1. Import Necessary Libraries

In [None]:
import pandas as pd
from sklearn.model_selection import train_test_split
from sklearn.linear_model import LinearRegression
from sklearn.metrics import mean_squared_error
from sklearn.preprocessing import OneHotEncoder
from sklearn.compose import ColumnTransformer
from sklearn.pipeline import Pipeline

2. Create Dummy Dataset


In [None]:
# Create dummy dataset
data = {
    'mileage': [35000, 50000, 75000, 10000, 60000, 20000],
    'age': [3, 5, 7, 1, 4, 2],
    'brand': [0, 1, 0, 2, 1, 2],
    'model': [1, 2, 1, 3, 2, 3],
    'engine_size': [2.0, 1.8, 2.2, 1.5, 2.0, 1.6],
    'condition': [4, 3, 2, 5, 3, 4],
    'price': [15000, 12000, 9000, 20000, 11000, 18000]
}

df = pd.DataFrame(data)
df.head()

Unnamed: 0,mileage,age,brand,model,engine_size,condition,price
0,35000,3,0,1,2.0,4,15000
1,50000,5,1,2,1.8,3,12000
2,75000,7,0,1,2.2,2,9000
3,10000,1,2,3,1.5,5,20000
4,60000,4,1,2,2.0,3,11000


3. The remaining steps


In [None]:
# Define features and target
X = df[['mileage', 'age', 'brand', 'model', 'engine_size', 'condition']]
y = df['price']

# Define categorical columns
categorical_features = ['brand', 'model']

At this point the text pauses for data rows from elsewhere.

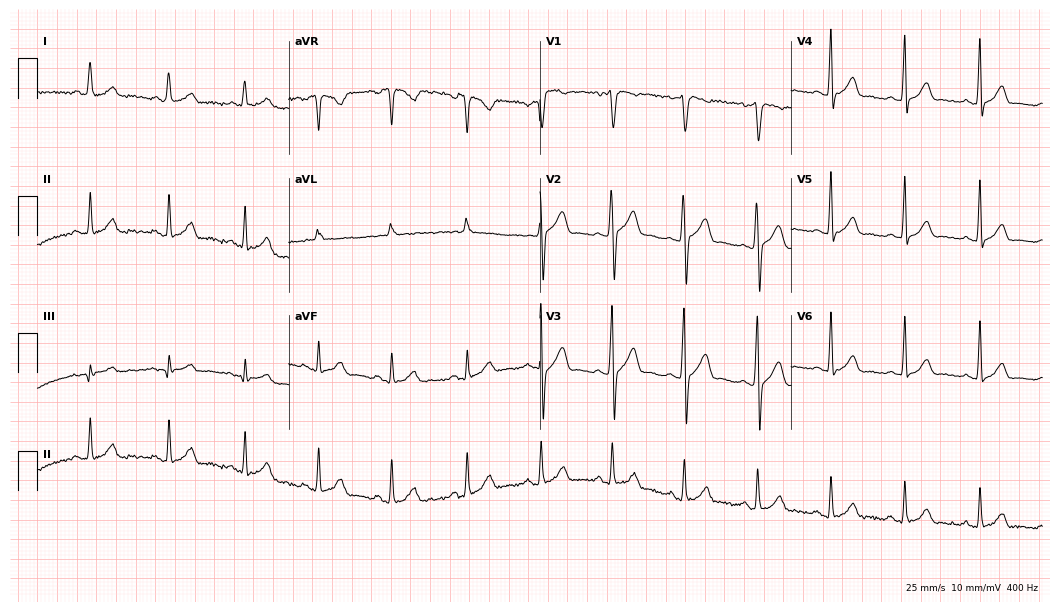
12-lead ECG from a 20-year-old man (10.2-second recording at 400 Hz). No first-degree AV block, right bundle branch block, left bundle branch block, sinus bradycardia, atrial fibrillation or sinus tachycardia recorded for this tracing. Findings outside these six are not listed.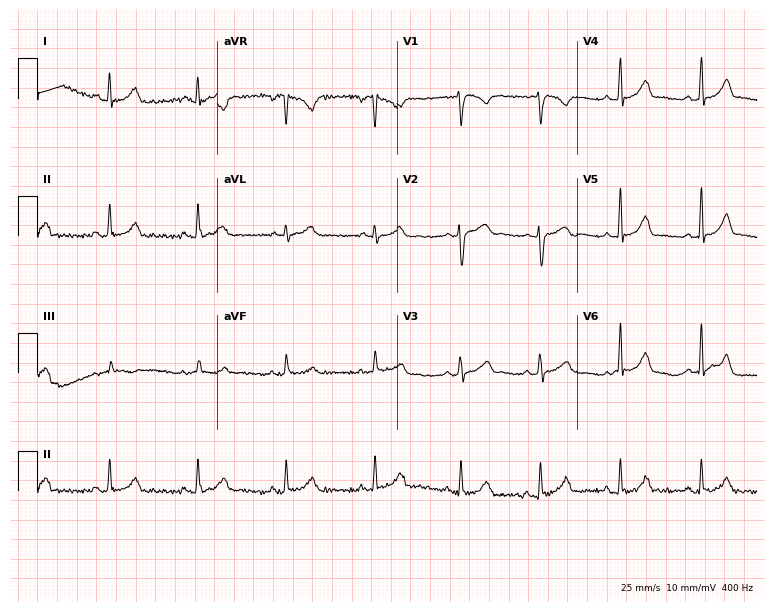
ECG (7.3-second recording at 400 Hz) — a woman, 25 years old. Screened for six findings — first-degree AV block, right bundle branch block, left bundle branch block, sinus bradycardia, atrial fibrillation, sinus tachycardia — none is recorded.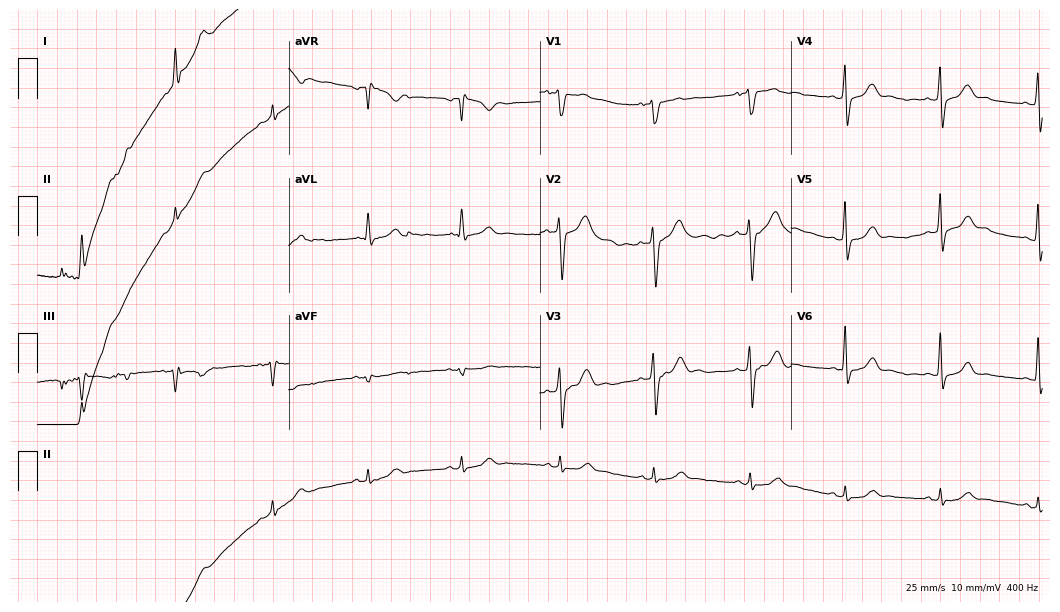
Standard 12-lead ECG recorded from a 53-year-old male (10.2-second recording at 400 Hz). Read as a normal ECG.

# Create the column transformer
preprocessor = ColumnTransformer(
    transformers=[
        ('cat', OneHotEncoder(), categorical_features)
    ],
    remainder='passthrough'
)

# Create a pipeline that first transforms the data and then fits the model
pipeline = Pipeline(steps=[
    ('preprocessor', preprocessor),
    ('model', LinearRegression())
])

# Split into training and testing sets
X_train, X_test, y_train, y_test = train_test_split(X, y, test_size=0.2, random_state=42)

# Train model
pipeline.fit(X_train, y_train)

# Predict and evaluate
y_pred = pipeline.predict(X_test)
mse = mean_squared_error(y_test, y_pred)
print(f'MSE: {mse}')

# Predict price for a new car
new_car = pd.DataFrame([[40000, 1, 1, 2, 1.9, 3]], columns=['mileage', 'age', 'brand', 'model', 'engine_size', 'condition'])
predicted_price = pipeline.predict(new_car)
print(f'Predicted price: {predicted_price}')

MSE: 1026133.7312196433
Predicted price: [14072.58946819]


Conclusion
In this demo, we've built a basic linear regression model to predict car prices. While this is a simplified example, it provides a solid foundation for understanding machine learning concepts. Real-world applications would involve larger datasets, more complex models, and advanced techniques like feature engineering and hyperparameter tuning.

Remember: This is a simplified example. Real-world car price prediction models would involve more complex features, data cleaning, and potentially more sophisticated algorithms.